Scientists who examine outer space on a daily basis are increasingly encountering various phenomena that allow mankind to understand what is far beyond our own horizon. Now, for the first time, they were able to see how a red supergiant star self-destructs and ceases to exist.
A group of scientists from the Pan-STARRS Astronomy Institute at the University of Hawaii and WM Keck Observatory had the opportunity to see in real time an unprecedented phenomenon. How a star came to a dramatic end when it exploded.
It all happened when they were conducting a study called the Young Supernova Experiment (YSE). They used two telescopes in Hawaii to observe a red supergiant star during its last 130 days before it self-destructed.
The exploded star is located in the galaxy NGC 5731, about 120 million light-years away from Earth. The researchers first detected it in 2020, when they realized it was in its final stage because of its large amounts of light.
I am very excited about all the new unknowns that this discovery has brought.
Wynn Jacobson-Galan, Lead author of the study
Thus, the team continued to observe it day by day until the star exploded. Up to this point, the scientific community had believed that stars were quiet before exploding into a supernova. However, the researchers were able to witness a series of eruptions that marked the star’s self-destruction into a type II supernova.

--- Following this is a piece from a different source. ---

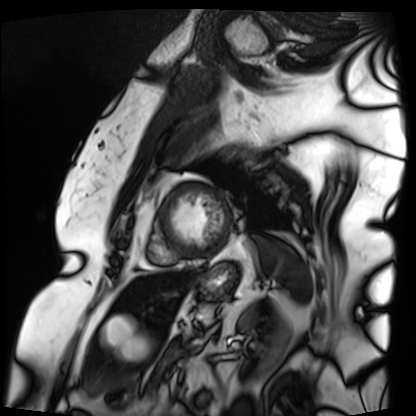
{
  "modality": "cardiac MRI",
  "cohort": "patient"
}

Lead author of the study, Wynn Jacobson-Galan, a graduate researcher at the National Science Foundation at the University of California, Berkeley, had this to say in a statement reported by CNN. “This is a major advance in our understanding of what massive stars do moments before they die.”
This is a breakthrough in our understanding of what massive stars do moments before they die.
Wynn Jacobson-Galán, Lead author of the study
On the other hand, associate associate associate professor at CIERA and lead author of the paper, Raffaella Margutti, also valued this finding. “We have never confirmed such violent activity in a dying red supergiant star. Where it has been seen to produce such a luminous emission, to then collapse and burn, until now.”
With this, the astronomers hope to use the information to continue searching for stars with this level of radiation. Confirming whether such luminosity indicates imminent death.